First, he tells us why obedience is the cardinal virtue among “premodern” societies:

“The codes of morality which, throughout history, have upheld social order and fended off primal chaos from Cathay to the Congo and from Cuzco to Catalonia, have all emphasized external acts: those that are to be done, and those that are not to be done. In most religious codes, salvation (or a better karma next time around) was accorded to those who did well, damnation (or perhaps reincarnation as a slug) to those who did not” (52, Why the Rest Hates the West, 2003).

Next, we hear about how the Western world and beyond has, in fact, come to be under Christian influence:

“….what the [Lutheran and then Protestant] Reformation did achieve was a long-term stress on the idea of integrity and inwardness that has become a leading feature of Western culture and which remains long after the religious motives which thrust it into prominence have been discarded by an ever-more-secular society. Its diffused, secularized form has become the inheritance even of the historically Catholic regions of the West so that it is today a key differentiation between “the West and the rest.” (54)

As early as the beginnings of the 1600s, he says we detect the shift to the secularized form he mentions: “The first shift had[, in the wider society,] radicalized traditional morality by internalizing it; the second shift radicalizes interiority and discards traditional morality…”: “The psalmist’s ‘truth in the inner parts / …wisdom in the inmost place’ (Ps 51:6) gave way to Shakespeare’s ‘To thine own self be true.’” (57)
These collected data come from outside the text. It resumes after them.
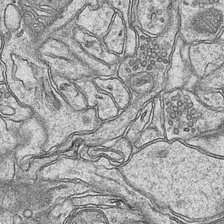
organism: Mouse
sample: CA1 Hippocampus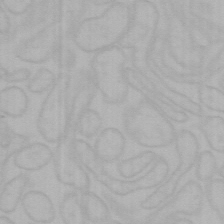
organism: Mouse
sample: Choroid plexus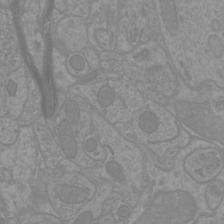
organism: Mouse
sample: Cortical neurons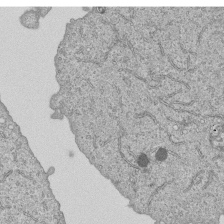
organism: Human
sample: MDA-MB-231 cells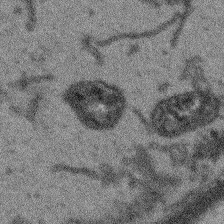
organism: Arabidopsis thaliana
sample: Root tip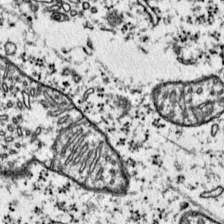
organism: Mouse
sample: Primary visual cortex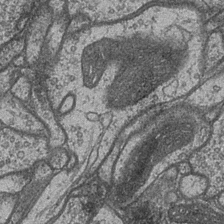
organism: Drosophila
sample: Optic medulla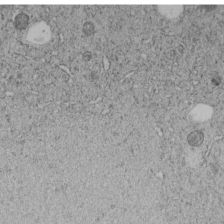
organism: C. elegans
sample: C. elegans embryo early stage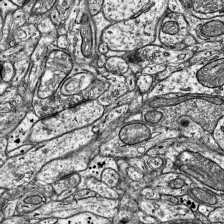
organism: Mouse
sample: Visual Cortex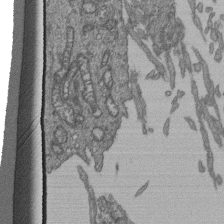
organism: Human
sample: Retinal organoid Rod and Cone cells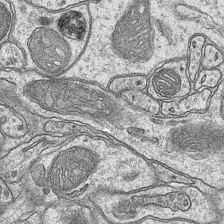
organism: Mouse
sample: CA1 Hippocampus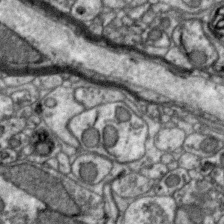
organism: Zebra finch
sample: Brain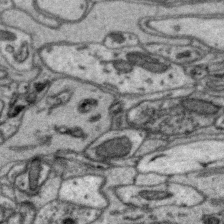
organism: Zebra finch
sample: Brain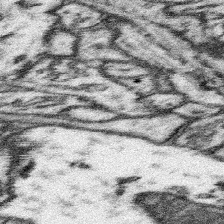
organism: Mouse
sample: Somatosensory cortex neuropil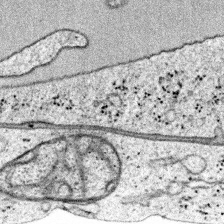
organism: Human
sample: HeLa cells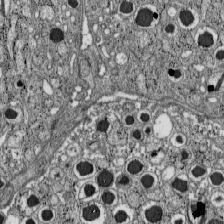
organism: C57BL Mouse
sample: Pancreatic islet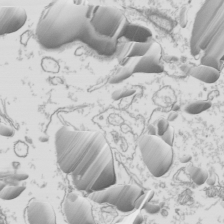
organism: Mouse
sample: Cilia; mouse epididymis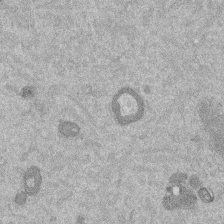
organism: Mouse
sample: Dividing mouse embryo 1 cell stage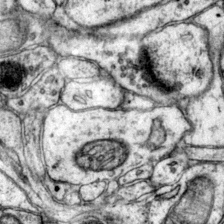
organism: Mouse
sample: Primary visual cortex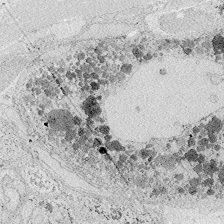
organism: Zebrafish
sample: Whole-Brain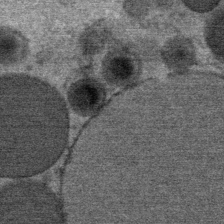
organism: Mouse
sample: Mouse Salivary gland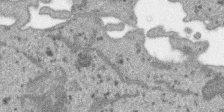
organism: Human
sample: Lung epithelial cells infected with SARS-CoV-2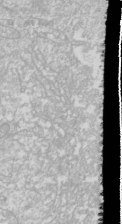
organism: Drosophila
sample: Cell division; meiosis; drosophila spermatocytes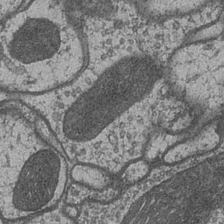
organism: Drosophila
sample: Optic medulla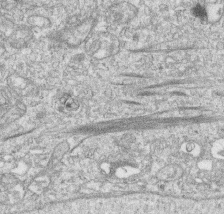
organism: Human
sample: HeLa cell HIV synapse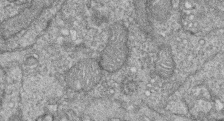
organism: Zebrafish
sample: Cilia; retinal pigment epithelium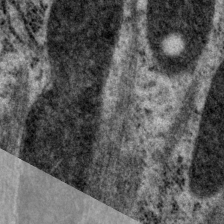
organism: P. pacificus
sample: Pharynx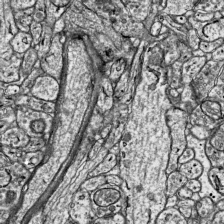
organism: Mouse
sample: Visual Cortex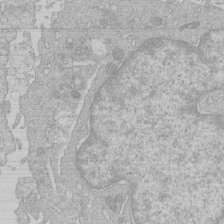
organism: Human
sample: Macrophage cells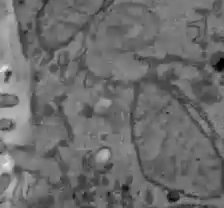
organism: C57BL Mouse
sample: Liver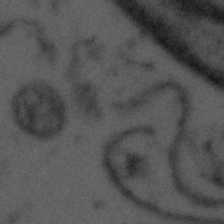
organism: Tuwongella immobilis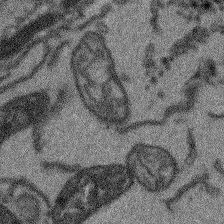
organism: Arabidopsis thaliana
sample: Root tip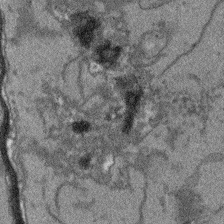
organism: Arabidopsis thaliana
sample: Root tip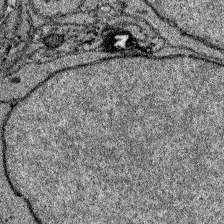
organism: Zebrafish
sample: Larval olfactory bulb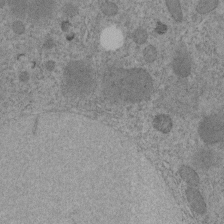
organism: C. elegans
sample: C. elegans embryo early stage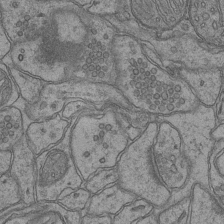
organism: Mouse
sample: CA1 Hippocampus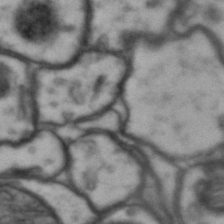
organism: Drosophila
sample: Brain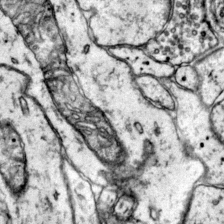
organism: Mouse
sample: Primary visual cortex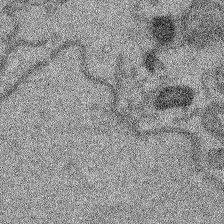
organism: Human
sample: HeLa cells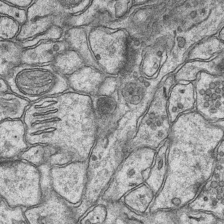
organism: Mouse
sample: CA1 Hippocampus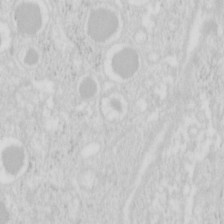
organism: Mouse
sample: Pancreas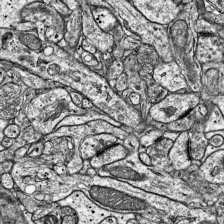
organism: Mouse
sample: Visual Cortex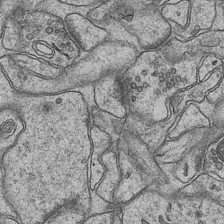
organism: Mouse
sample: CA1 Hippocampus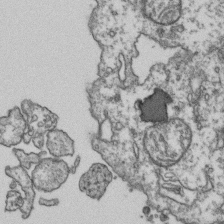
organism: Human
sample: Activated Jurkat CD4+ T cells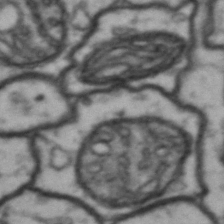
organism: Drosophila
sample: Brain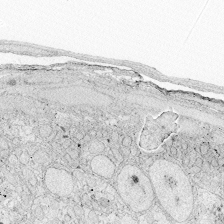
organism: Zebrafish
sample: Whole-Brain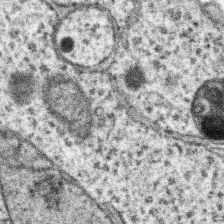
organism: Human
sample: HeLa cells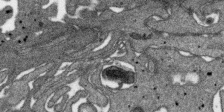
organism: Human
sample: Lung epithelial cells, uninfected (mock) control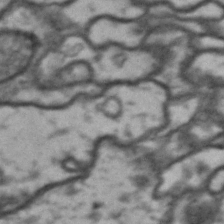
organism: Drosophila
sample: Brain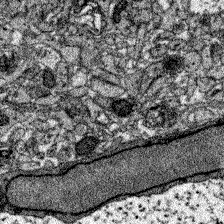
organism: Zebrafish
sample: Larval olfactory bulb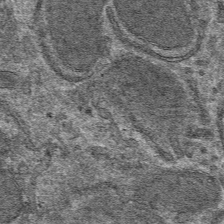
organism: Mouse
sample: Mouse hepatocytes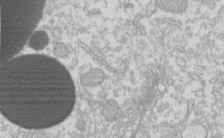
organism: Xenopus
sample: Cilia; centrioles in frog embryo cells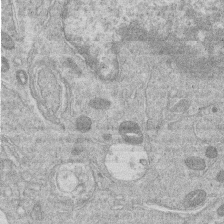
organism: Human
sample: Macrophage cells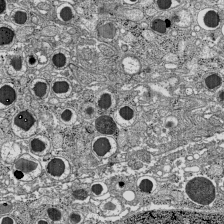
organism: C57BL Mouse
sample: Pancreatic islet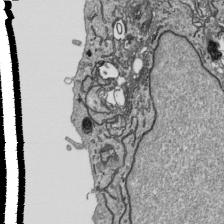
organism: Human
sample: Mitochondria in HCT116 cells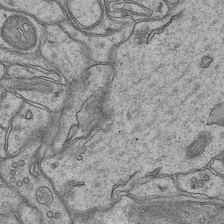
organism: Mouse
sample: CA1 Hippocampus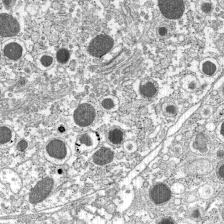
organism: C57BL Mouse
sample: Pancreatic islet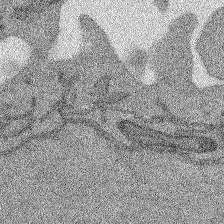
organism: Human
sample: HeLa cells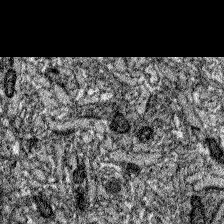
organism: Zebrafish
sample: Larval olfactory bulb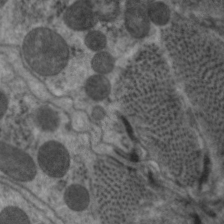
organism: C. elegans
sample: Pharynx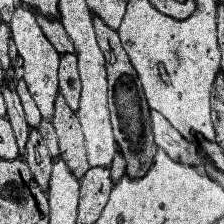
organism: Human
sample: Temporal Lobe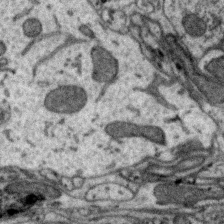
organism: Zebra finch
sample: Brain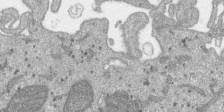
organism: Human
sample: Lung epithelial cells infected with SARS-CoV-2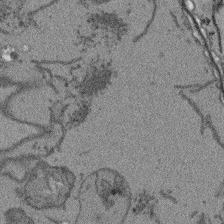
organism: Arabidopsis thaliana
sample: Root tip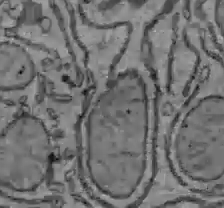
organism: C57BL Mouse
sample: Liver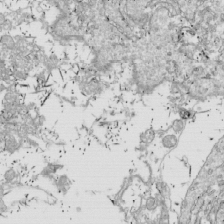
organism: Drosophila
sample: Cell division; meiosis; drosophila spermatocytes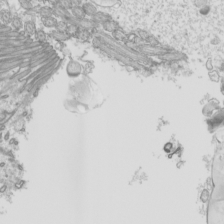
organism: Mouse
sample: Cilia; mouse epididymis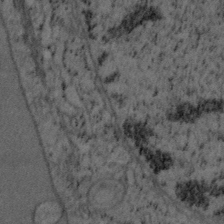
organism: Human
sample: HeLa cells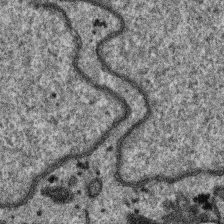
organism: Human
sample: Lung epithelial cells infected with SARS-CoV-2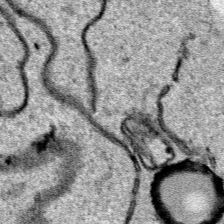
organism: Human
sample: Mitochondria in HCT116 cells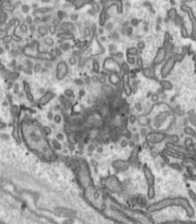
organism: Toxoplasma gondii
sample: Parasites in a vacuole inside a host cell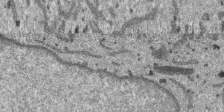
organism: Human
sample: Lung epithelial cells infected with SARS-CoV-2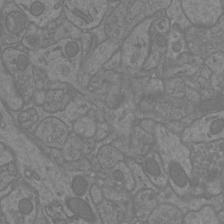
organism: Mouse
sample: Cortical neurons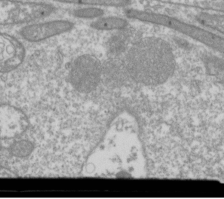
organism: Drosophila
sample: Cell division; meiosis; drosophila spermatocytes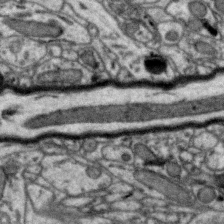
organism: Zebra finch
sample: Brain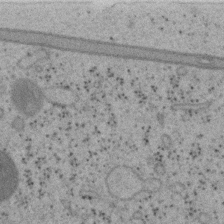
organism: Human
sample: HeLa cells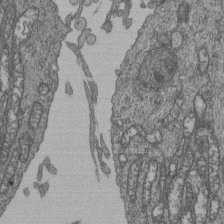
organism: Human
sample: Retinal organoid Rod and Cone cells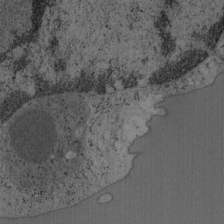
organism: Mouse
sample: OT-I killer T cells with ID8 ovarian cancer cells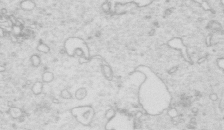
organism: Mouse
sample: Multiciliated cells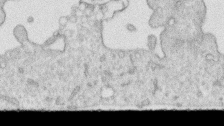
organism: Human
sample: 1205lu cells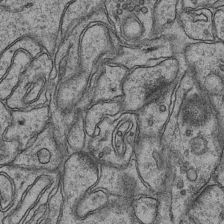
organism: Mouse
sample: CA1 Hippocampus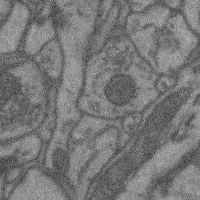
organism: Mouse
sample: Cerebral cortex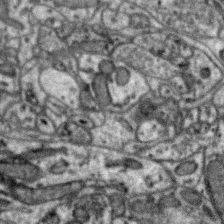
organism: Zebra finch
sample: Brain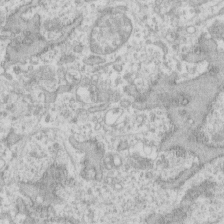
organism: Human
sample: Fibroblast cells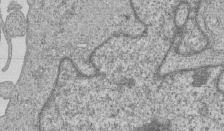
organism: Human
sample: MDA-MB-231 cells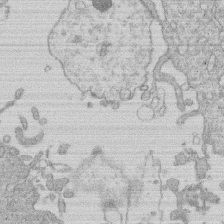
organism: Human
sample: Macrophage cells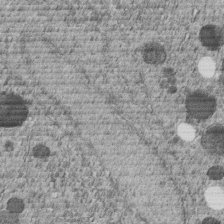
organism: C. elegans
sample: C. elegans embryo early stage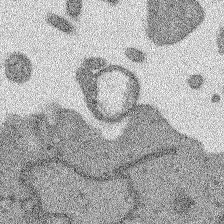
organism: Human
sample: HeLa cells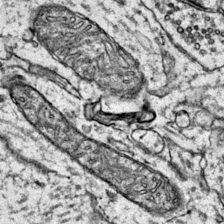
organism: Mouse
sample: Primary visual cortex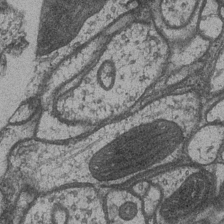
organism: Drosophila
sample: Optic medulla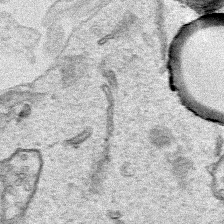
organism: Human
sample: Mitochondria in HCT116 cells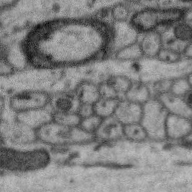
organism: Zebra finch
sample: Brain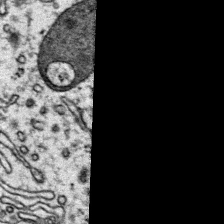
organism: Mouse
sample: Primary visual cortex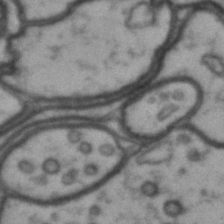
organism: Drosophila
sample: Brain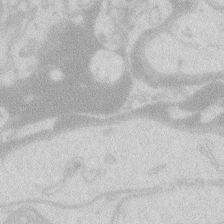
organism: Zebrafish
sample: Macrophage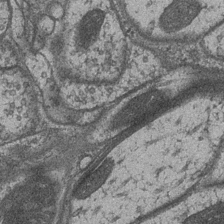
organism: Drosophila
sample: Optic medulla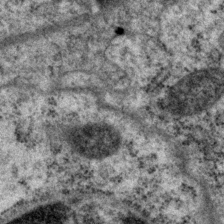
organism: P. pacificus
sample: Pharynx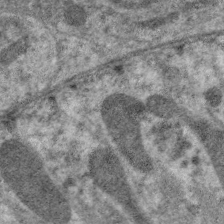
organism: C. elegans
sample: Pharynx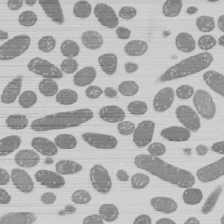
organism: E. coli
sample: Bacterial nucleoid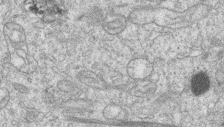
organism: Human
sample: HeLa cell HIV synapse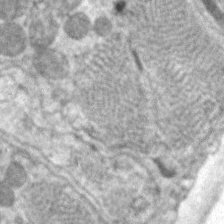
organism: C. elegans
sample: Pharynx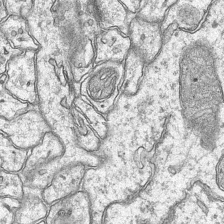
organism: Mouse
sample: CA1 Hippocampus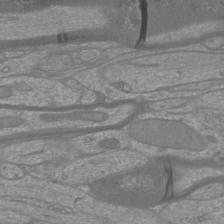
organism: Mouse
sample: Cortical neurons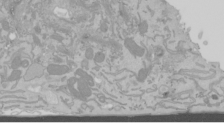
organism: Mouse
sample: Cancer cell death in ED-1 cells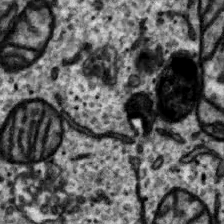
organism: Human
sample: HeLa cells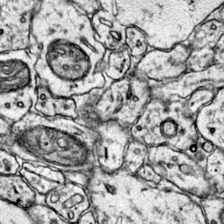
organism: Mouse
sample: Primary visual cortex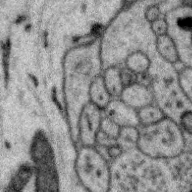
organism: Zebra finch
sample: Brain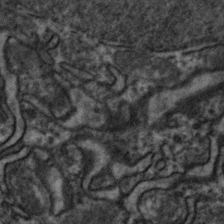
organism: Zebrafish
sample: Zebrafish embryo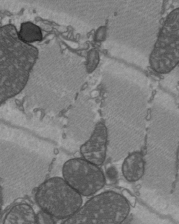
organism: C57BL Mouse
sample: Heart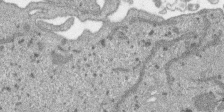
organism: Human
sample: Lung epithelial cells infected with SARS-CoV-2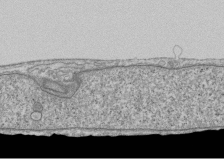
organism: Human
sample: Fibroblast cells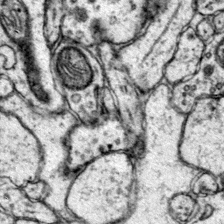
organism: Mouse
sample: Primary visual cortex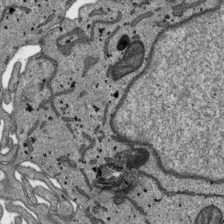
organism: Human
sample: Lung epithelial cells, uninfected (mock) control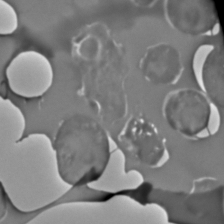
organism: C. elegans
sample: C. elegans embryo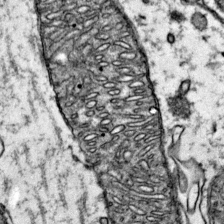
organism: Mouse
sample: Primary visual cortex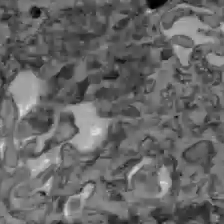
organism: C57BL Mouse
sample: Liver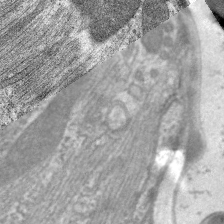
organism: C. elegans
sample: Pharynx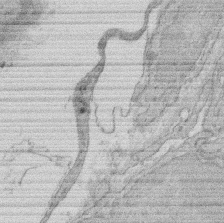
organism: Rat
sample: Salivary granule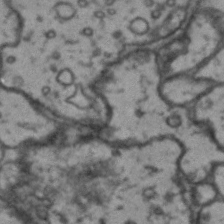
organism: Drosophila
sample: Brain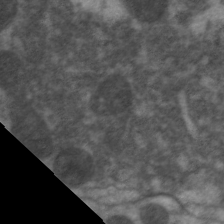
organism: C. elegans
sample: Pharynx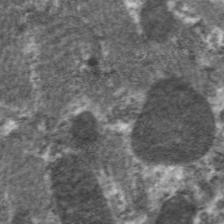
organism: C. elegans
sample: Pharynx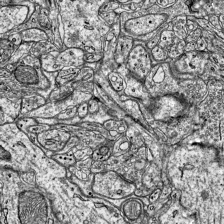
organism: Mouse
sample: Visual Cortex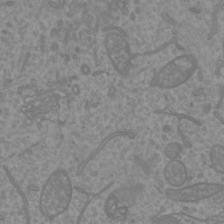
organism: Mouse
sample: Cortical neurons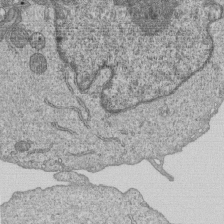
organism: Human
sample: MDA-MB-231 cells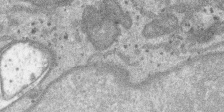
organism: Human
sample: Lung epithelial cells infected with SARS-CoV-2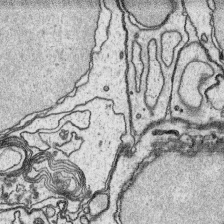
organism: Platynereis dumerilii
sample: Parapodia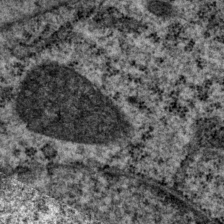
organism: P. pacificus
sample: Pharynx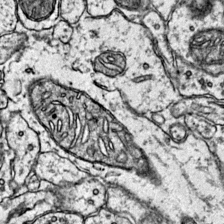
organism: Mouse
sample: Primary visual cortex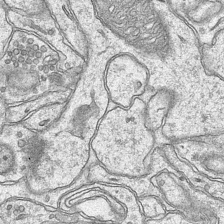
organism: Mouse
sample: CA1 Hippocampus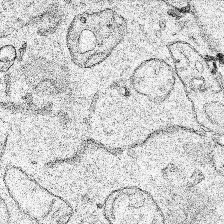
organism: Human
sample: Mitochondria in HCT116 cells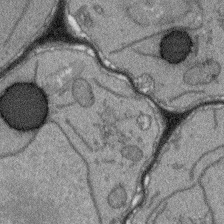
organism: Arabidopsis thaliana
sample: Root tip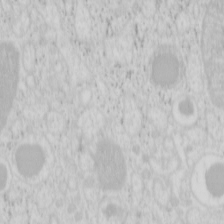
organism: Mouse
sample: Pancreas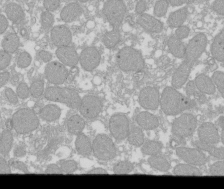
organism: Xenopus
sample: Cilia; centrioles in frog embryo cells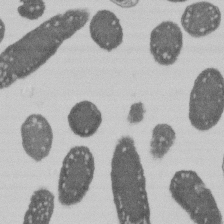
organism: E. coli
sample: Bacterial nucleoid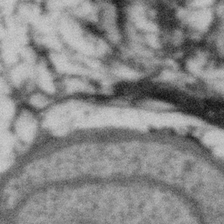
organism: Gemmata obscuriglobus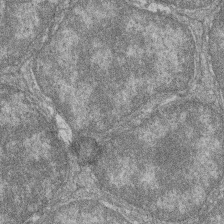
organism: Zebrafish
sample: Cilia; retinal pigment epithelium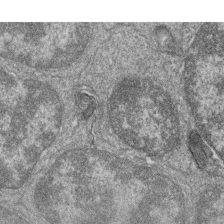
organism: Zebrafish
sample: Cilia; retinal pigment epithelium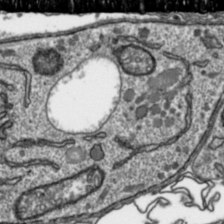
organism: Toxoplasma gondii
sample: Parasites in a vacuole inside a host cell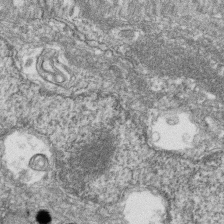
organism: Zebrafish
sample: Cilia; retinal pigment epithelium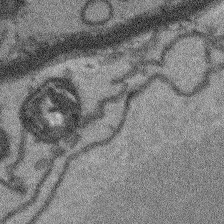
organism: Arabidopsis thaliana
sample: Root tip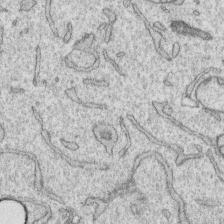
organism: Human
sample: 1205lu cells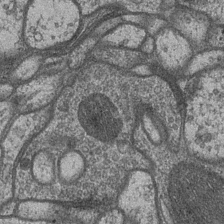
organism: Drosophila
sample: Optic medulla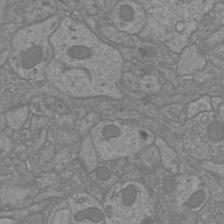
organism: Mouse
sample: Cortical neurons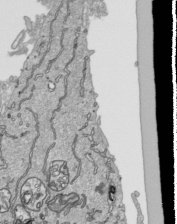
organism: Human
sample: Mitochondria in HCT116 cells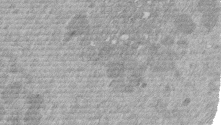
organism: Mouse
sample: Dividing mouse embryo 1 cell stage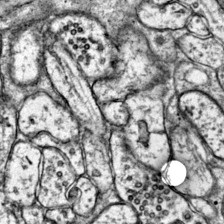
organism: Mouse
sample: Primary visual cortex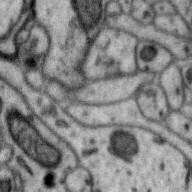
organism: Zebra finch
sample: Brain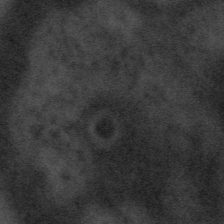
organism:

One last shocking paragraph:

“Because stress on interiority had long been part and parcel of moral discourse under the first shift[, popularized by the Reformation], it was possible for advocates of the second shift to borrow its language and to sound more ‘moral’ than those who opposed them (because they were [the ones who] were more ‘honest,’ less ‘hypocritical’ and so on)—even as they cut loose from morality as traditionally understood. In the Romantic worldview of Rousseau, the individual is intrinsically good, while society is evil. For him, there is no question of people needing to put ‘chains on their own appetites’ but rather to break the shackles that society imposes on individuals: ‘Man was born free, but he is everywhere in chains.’ It is society that drags people down into badness; so the way to a better individual is by freeing them from the ‘chains’ of social constraints—and letting them be ‘true to themselves.’ By the turn of the nineteenth and twentieth centuries, such thinking had spread beyond the narrow circle of intellectuals and been absorbed by the wider middle classes; it was beginning to affect popular thinking about morality….” (58)

Now, the Pharisees of Jesus’ day – people like Nicodemus – believed in traditional moral codes in their full rigor.

And so, when Jesus talked to him about coming into the light and not hiding in darkness: the idea was twofold:

Not only will God’s children embrace me, God’s Gospel incarnate in human flesh, but they will embrace me as I fully am, as the One who fulfills God’s Perfect Law, that is, who is the embodiment and fulfillment of traditional morality

…living life as it is meant to be lived to the full…”

More: https://infanttheology.wordpress.com/2021/03/15/flee-corrupt-authenticity-and-come-into-the-light/

[12] See footnote above.

[13] Well, a couple weeks back I heard about a woman named Aella. She is at once a political scientist (she is a libertarian), an amazing numbers-cruncher/data scientist, and a prostitute.

She recently did a survey to find out who is interested in bestiality, and a surprising amount of people responded positivity. Of those who were into it, the largest group was the male-to-female transgenders. Strong interest also correlated with sexual assault as a child. 

“Love is love”, they say, but soon, if not already, you will be said to be unloving because of your beliefs. And new laws will be made.

And Libertarians like Aella might well say to you “Doesn’t God say we fulfill the law if we just don’t harm folks?”, as they fail to see that we don’t harm folks not so much because it is in our own interests to not do this (with what we consent to and legal contracts and the like), but because true love – a love that goes hand in hand with the 10 commandments an that they have rejected – is at the core.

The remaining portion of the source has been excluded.